For accounting purposes, spot and term sales are included in sales and
other operating revenues, when title passes. Similarly, spot and term
purchases are included in purchases for accounting purposes.
Fuels marketing and logistics
Our fuels strategy focuses on optimizing the integrated value of each FVC
that is responsible for the delivery of ground fuels to the market. We do
this by co-ordinating our marketing, refining and trading activities to
maximize synergies across the whole value chain. Our priorities are to
operate an advantaged infrastructure and logistics network (which
includes pipelines, storage terminals and road or rail tankers), drive
excellence in operating and transactional processes and deliver
compelling customer offers in the various markets where we operate.
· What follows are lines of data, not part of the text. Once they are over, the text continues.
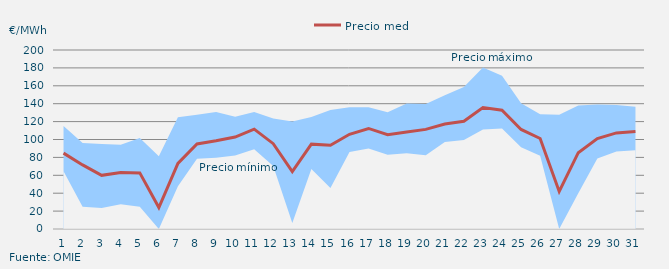
| Category | Precio medio |
|---|---|
| 1.0 | 84.788 |
| 2.0 | 71.594 |
| 3.0 | 59.958 |
| 4.0 | 63.108 |
| 5.0 | 62.688 |
| 6.0 | 24.049 |
| 7.0 | 73.377 |
| 8.0 | 95.079 |
| 9.0 | 98.516 |
| 10.0 | 102.714 |
| 11.0 | 111.58 |
| 12.0 | 95.333 |
| 13.0 | 64.247 |
| 14.0 | 94.796 |
| 15.0 | 93.546 |
| 16.0 | 105.826 |
| 17.0 | 112.348 |
| 18.0 | 105.412 |
| 19.0 | 108.354 |
| 20.0 | 111.321 |
| 21.0 | 117.358 |
| 22.0 | 120.386 |
| 23.0 | 135.603 |
| 24.0 | 132.759 |
| 25.0 | 111.213 |
| 26.0 | 101.116 |
| 27.0 | 41.99 |
| 28.0 | 85.272 |
| 29.0 | 100.95 |
| 30.0 | 107.375 |
| 31.0 | 108.982 |
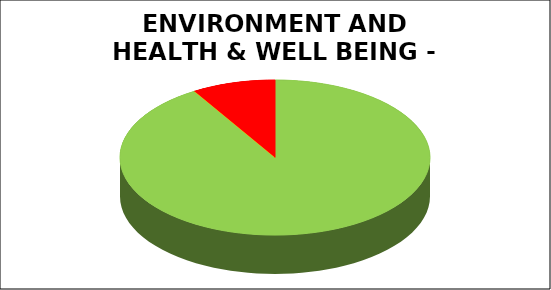
| Category | Series 0 |
|---|---|
| Green | 0.913 |
| Amber | 0 |
| Red | 0.087 |
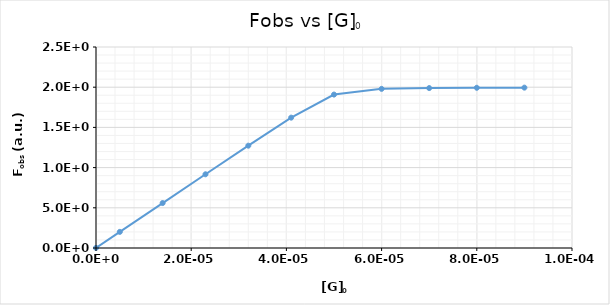
| Category | Fobs |
|---|---|
| 0.0 | 1000 |
| 5e-06 | 200411.569 |
| 1.4000000000000001e-05 | 559013.091 |
| 2.3000000000000003e-05 | 916813.256 |
| 3.2000000000000005e-05 | 1272653.566 |
| 4.100000000000001e-05 | 1621319.48 |
| 5e-05 | 1908309.658 |
| 6e-05 | 1979264.808 |
| 7e-05 | 1989186.252 |
| 7.999999999999999e-05 | 1992724.468 |
| 8.999999999999999e-05 | 1994524.042 |
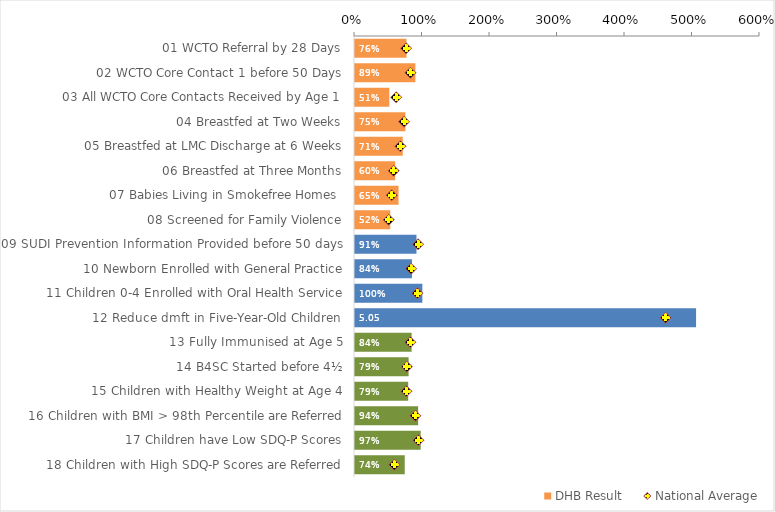
| Category | DHB Result |
|---|---|
| 01 WCTO Referral by 28 Days | 0.763 |
| 02 WCTO Core Contact 1 before 50 Days | 0.894 |
| 03 All WCTO Core Contacts Received by Age 1 | 0.508 |
| 04 Breastfed at Two Weeks | 0.746 |
| 05 Breastfed at LMC Discharge at 6 Weeks | 0.707 |
| 06 Breastfed at Three Months | 0.595 |
| 07 Babies Living in Smokefree Homes  | 0.645 |
| 08 Screened for Family Violence | 0.523 |
| 09 SUDI Prevention Information Provided before 50 days | 0.911 |
| 10 Newborn Enrolled with General Practice | 0.844 |
| 11 Children 0-4 Enrolled with Oral Health Service | 0.998 |
| 12 Reduce dmft in Five-Year-Old Children | 5.053 |
| 13 Fully Immunised at Age 5 | 0.839 |
| 14 B4SC Started before 4½ | 0.794 |
| 15 Children with Healthy Weight at Age 4 | 0.788 |
| 16 Children with BMI > 98th Percentile are Referred | 0.935 |
| 17 Children have Low SDQ-P Scores | 0.973 |
| 18 Children with High SDQ-P Scores are Referred | 0.737 |
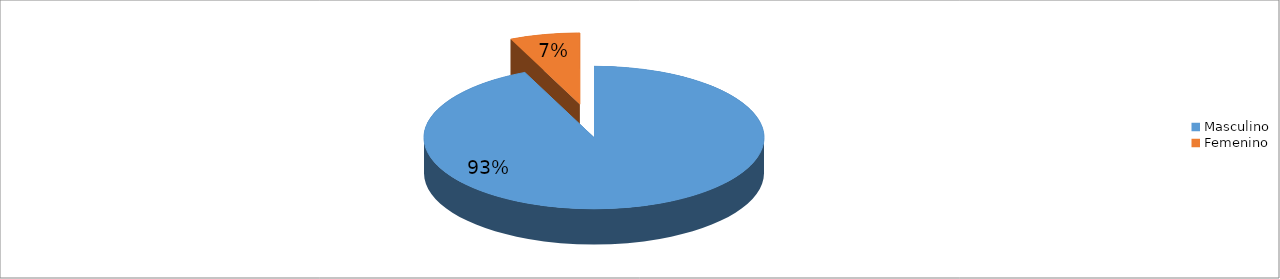
| Category | Series 0 |
|---|---|
| Masculino | 0.933 |
| Femenino | 0.067 |

The fuels business markets a comprehensive range of refined oil
products primarily focused on the ground fuels sector.
The ground fuels business supplies fuel and related convenience
services to retail consumers through company-owned and franchised
retail sites as well as other channels including wholesalers and jobbers.
It also supplies commercial customers within the transport and industrial
sectors.
Our retail network is largely concentrated in Europe and the US
but also has established operations in Australasia, southern and eastern
Africa. We are developing networks in China in two separate joint
ventures, one with Petrochina and the other with China Petroleum and
Chemical Corporation (Sinopec).
Number of retail sites operated under a BP brand
Retail sitesa b 2009 2008 2007
US 11,500 11,700 12,200
Europe 8,600 8,600 8,600
Rest of World 2,300 2,300 2,500
To t al 22,400 22,600 23,300
aThe number of retail sites includes sites not operated by BP but instead operated by dealers,
jobbers, franchisees or brand licensees that operate under a BP brand. These may move to or from
the BP brand as their fuel supply or brand licence agreements expire and are renegotiated in the
normal course of business.
bExcludes our interest in equity-accounted entities which are dual-branded.